Define the Operator $F : L^2([0,1]) \rightarrow R$ for $x \in L^2([0,1])$ by
$F(x)=\int_0^1 f(x(s)) ds $
We assume that $F(x)<A−B∫x(s)^2 ds\leq A$ with constants $A,B>0$.
Hence it is bounded from above but not from below
Question:
Is $F$ now Frechet differentiable?
Is $F$ Gateaux differentiable?
Known:
If we were looking at $F$ as an operator on $C([0,1])$, then it is Frechet differentiable (as shown for example at wikipedia: http://de.wikipedia.org/wiki/Fréchet-Ableitung#Integraloperator )
But they use that on this space they know that each function is bounded.
Best Answer
The operator $F$ is Frechet from $L^\infty(0,1)$ to $\mathbb R$ without further assumptions.
In order to prove differentiability from $L^2$ to $\mathbb R$, one needs growth conditions: there exists $a,b\ge0$ such that $$ |f(y)| \le a + b |y|^2 $$ and $$ |f'(y)| \le a + b |y| $$ for all $y\in \mathbb R$. This makes $F(x)$ well defined for all $x\in L^2$.
To prove Gateaux differentiability: show directional differentiability first.
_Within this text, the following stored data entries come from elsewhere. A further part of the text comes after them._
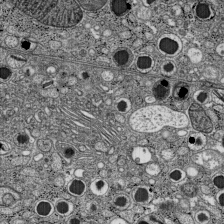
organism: C57BL Mouse
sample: Pancreatic islet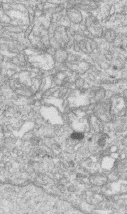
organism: Human
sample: HeLa cell HIV synapse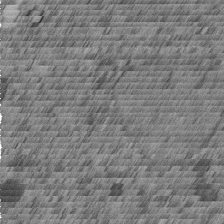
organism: C. elegans
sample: C. elegans embryo early stage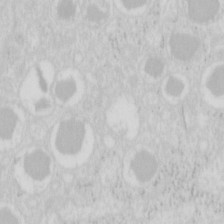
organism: Mouse
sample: Pancreas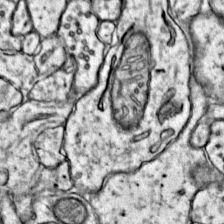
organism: Mouse
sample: Primary visual cortex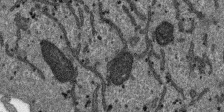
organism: Human
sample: Lung epithelial cells infected with SARS-CoV-2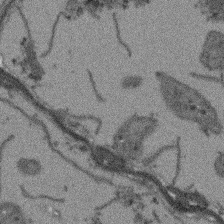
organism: Arabidopsis thaliana
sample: Root tip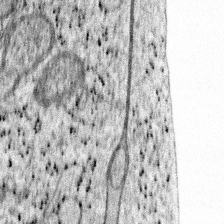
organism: Human
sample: HeLa cells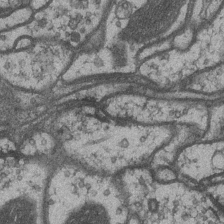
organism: Drosophila
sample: Optic medulla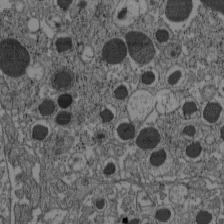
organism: C57BL Mouse
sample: Pancreatic islet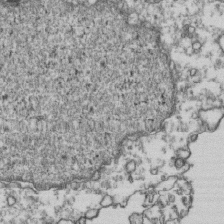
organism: Human
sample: Activated Jurkat CD4+ T cells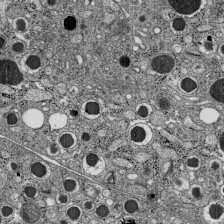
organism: C57BL Mouse
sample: Pancreatic islet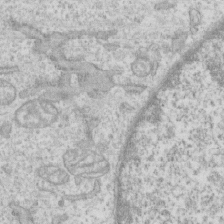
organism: Human
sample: CRL-1474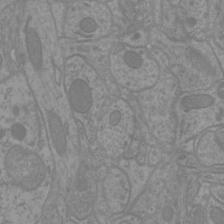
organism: Mouse
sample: Cortical neurons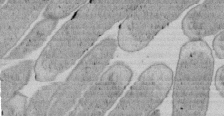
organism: E. coli
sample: Bacterial nucleoid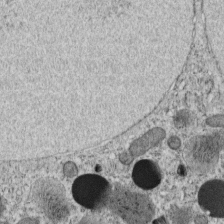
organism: C. elegans
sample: C. elegans embryo early stage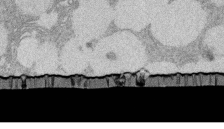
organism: Rat
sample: Salivary granule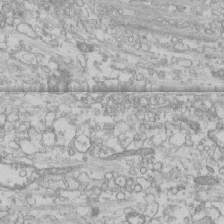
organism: Human
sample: CRL-1474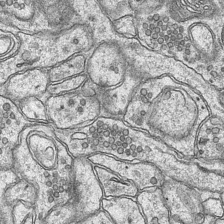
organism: Mouse
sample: CA1 Hippocampus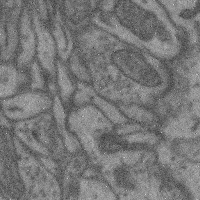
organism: Mouse
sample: Cerebral cortex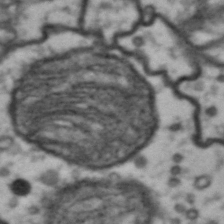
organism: Drosophila
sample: Brain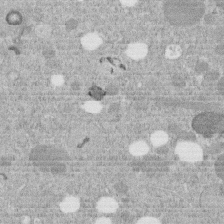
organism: C. elegans
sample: C. elegans embryo early stage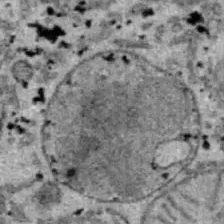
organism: Mouse
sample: Liver from an obese (ob/ob) mouse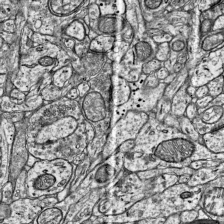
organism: Mouse
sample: Visual Cortex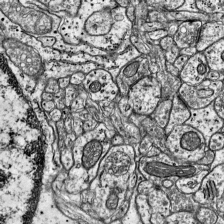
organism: Mouse
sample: Visual Cortex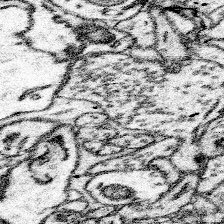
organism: Mouse
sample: Somatosensory cortex neuropil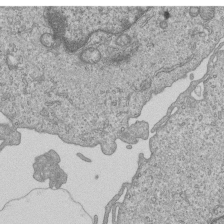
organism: Human
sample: MDA-MB-231 cells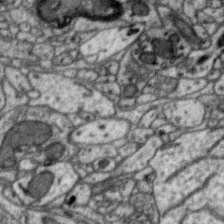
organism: Zebra finch
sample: Brain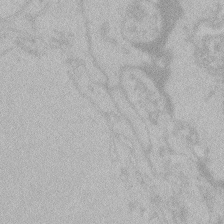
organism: Zebrafish
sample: Macrophage infected with Toxoplasma gondii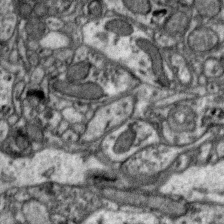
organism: Zebra finch
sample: Brain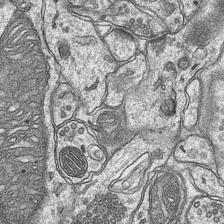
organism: Mouse
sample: CA1 Hippocampus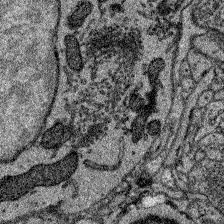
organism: Zebrafish
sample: Larval olfactory bulb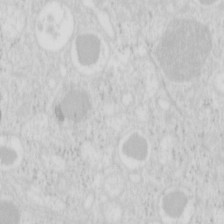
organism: Mouse
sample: Pancreas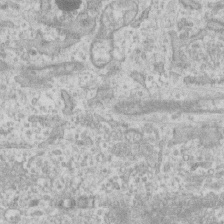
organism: Human
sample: CRL-1474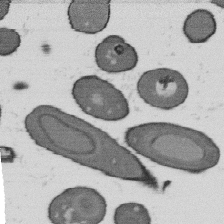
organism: B. subtilis
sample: Bacterial spore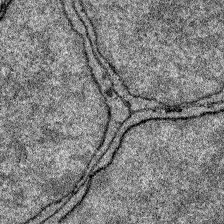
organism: Zebrafish
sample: Larval olfactory bulb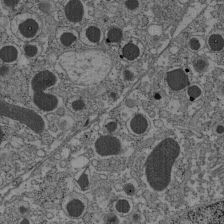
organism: C57BL Mouse
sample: Pancreatic islet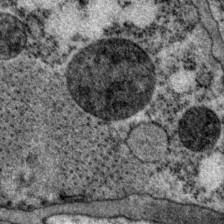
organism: P. pacificus
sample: Pharynx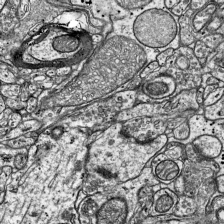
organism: Mouse
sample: Visual Cortex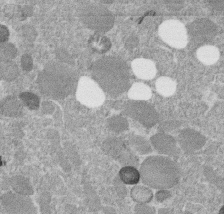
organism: C. elegans
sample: C. elegans embryo early stage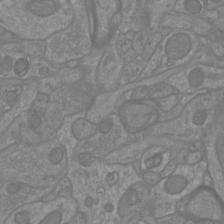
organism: Mouse
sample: Cortical neurons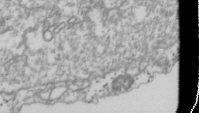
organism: Drosophila
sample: Cell division; meiosis; drosophila spermatocytes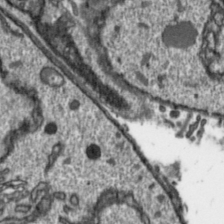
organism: Toxoplasma gondii
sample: Parasites in a vacuole inside a host cell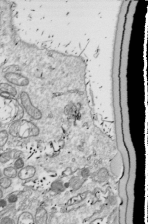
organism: Drosophila
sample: Cell division; meiosis; drosophila spermatocytes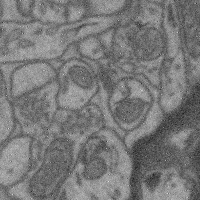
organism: Mouse
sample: Cerebral cortex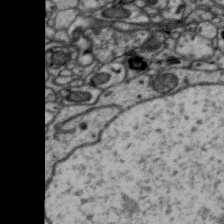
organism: Zebra finch
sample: Brain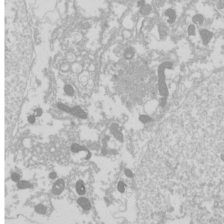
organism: Drosophila
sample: Cell division; meiosis; drosophila spermatocytes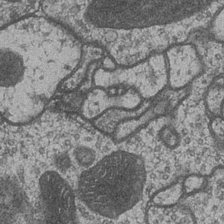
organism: Drosophila
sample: Optic medulla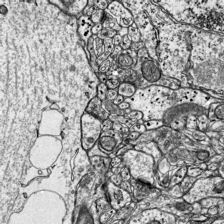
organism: Mouse
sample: Visual Cortex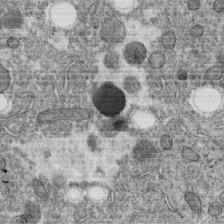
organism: C. elegans
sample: C. elegans oocyte; sperm cells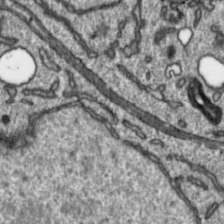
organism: Toxoplasma gondii
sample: Parasites in a vacuole inside a host cell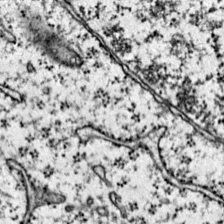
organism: Mouse
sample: Primary visual cortex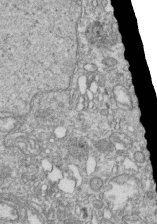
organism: Human
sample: HeLa cell HIV synapse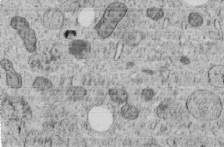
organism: C. elegans
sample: C. elegans embryo early stage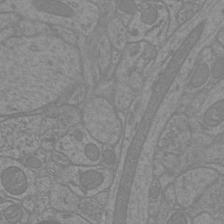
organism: Mouse
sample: Cortical neurons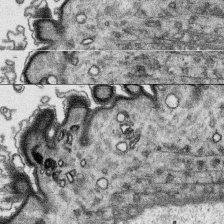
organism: Platynereis dumerilii
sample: Parapodia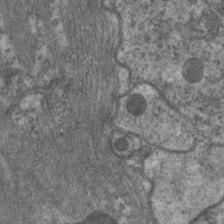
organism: C. elegans
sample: Pharynx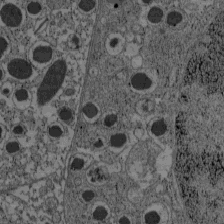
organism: C57BL Mouse
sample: Pancreatic islet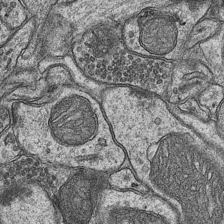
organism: Mouse
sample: CA1 Hippocampus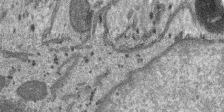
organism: Human
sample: Lung epithelial cells infected with SARS-CoV-2

Convergence of difference quotients can be argued with Lebesgue dominated convergence theorem and Taylor expansion of $f$. The directional derivative is given by $$ F'(x; h) = \int_0^1 f'(x(s))h(s)ds, $$ which is clearly linear and continuous with respect to $h\in L^2$. This proves Gateaux differentiability.
To show Frechet differentiability one can use Egorov's theorem.
I am pretty sure that these conditions are also necessary (See Appell and Zabrejko: Superposition operators - which is a great source of results of this type).